Nearly two years later, Solomonov is chef and owner of one of 2008's most-lauded restaurants, Zahav. A variety of hummus is served with laffa, a unparelled bread fired to order in the brick taboon oven, as a palate-warming first course. Like the country cousin of Sortun's cosmopolitan basturma-wrapped balls, Turkish buttered hummus makes an appearance as a hot dip, glistening with pale yellow pools of everyone's favorite fat. Though I wouldn't even attempt laffa — without a 750-degree brick oven and a training course in Israel, why even bother? — the Turkish hummus is just too good not to try at home.
From Spice:
This recipe was inspired by my trip to Cappadocia, in the center of Turkey... In Cappadocia, they make hummus without tahini, and they use butter instead of olive oil because of its quality and availability.
Ana's recipe uses dried and soaked chickpeas, which you cook and then pulse in the food processor while still hot. Since I am fundamentally lazy and wanted to get to the "hot buttered" part as quickly as possible, I used canned chickpeas (which were one dollar a can at the Acme, natch).
After the jump, check out my interpretation of Zahav's, and Ana Sortun's, Turkish Buttered Hummus.
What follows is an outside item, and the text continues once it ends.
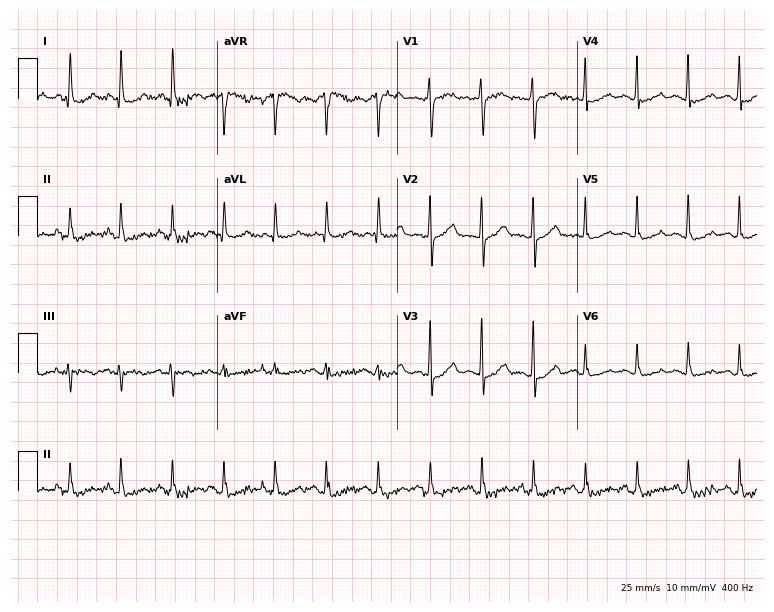
Standard 12-lead ECG recorded from a female, 58 years old. The tracing shows sinus tachycardia (a sinus rate of 100 beats per minute or more).

You're on your own for laffa-imitation.
Turkish Buttered Hummus
(adapted from Ana Sortun, p. 200 in SPICE, and Mike Solo's version at Zahav)
Go Get This:
Two 16-ounce cans chickpeas (also called garbanzos), drained and liquid reserved
Two cloves garlic, diced small or mushed through a garlic press
7 tablespoons butter, cut in small pieces
Several glugs extra-virgin olive oil
Juice of one lemon
Two teaspoons cumin
Salt and pepper to taste
Now Do This:
In a very small sauté pan, melt a tablespoon of the butter. When it foams, add the diced garlic and gently cook until soft. Remove from heat.
Preheat oven to 350 degrees Fahrenheit.
In a food processor, combine the chickpeas, six tablespoons of the cut butter, the juice of one lemon and cumin. Add the olive oil a glug at a time as you begin to process the mixture. If more liquid is needed for through blending, use some of the water the chickpeas were packed in. Blend some more. Blend the hell out of it until smooth and creamy. You could leave the food processor on max and go take a shower and the hummus would be better for it.
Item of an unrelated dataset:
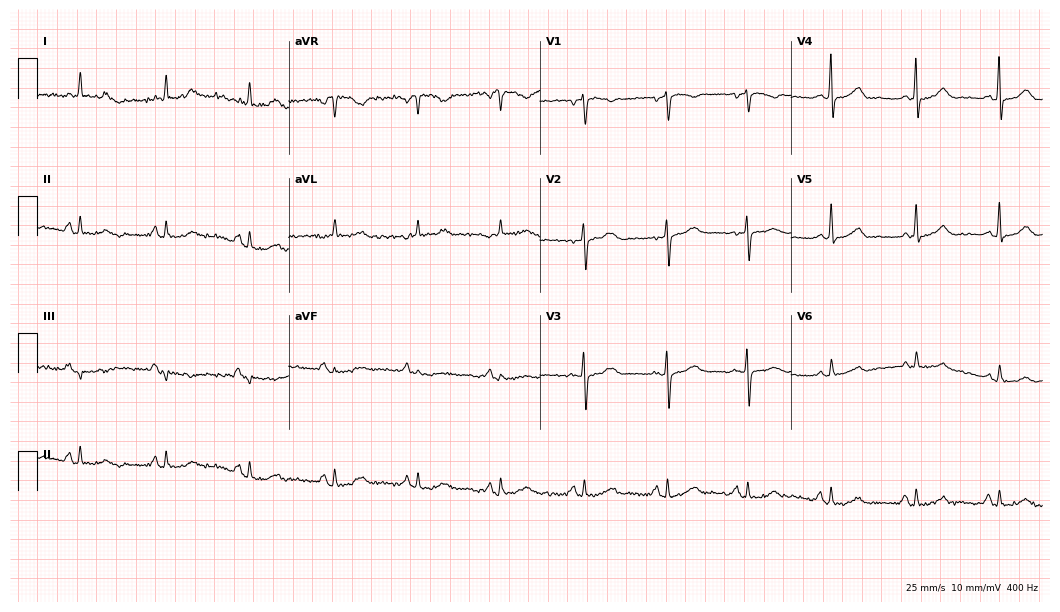
Electrocardiogram, a female patient, 64 years old. Of the six screened findings (first-degree AV block, right bundle branch block (RBBB), left bundle branch block (LBBB), sinus bradycardia, atrial fibrillation (AF), sinus tachycardia), none is recorded.

Turn the machine off and taste the hummus. Add salt and pepper to taste, or more olive oil if it needs it. Blend!
Use a rubber spatula to pour the hummus into a small ovenproof casserole dish. Smooth into an even layer. Dot the top of the hummus with the reserved pieces of butter. Sprinkle with a bit more cumin.
Bake in the 350 degree oven until butter is melted and hummus is hot all the way through.
Serve hot with pita, raw vegetables, laffa and olives. Pretend you're at Zahav, or on a pastoral dairy farm in Cappadocia.
Get your favorite foodie (that's not you) a chance to hear one of the grand masters of edibles speak at the Philadelphia Free Library this winter. You can conveniently neglect to mention that the tickets were $14 or free.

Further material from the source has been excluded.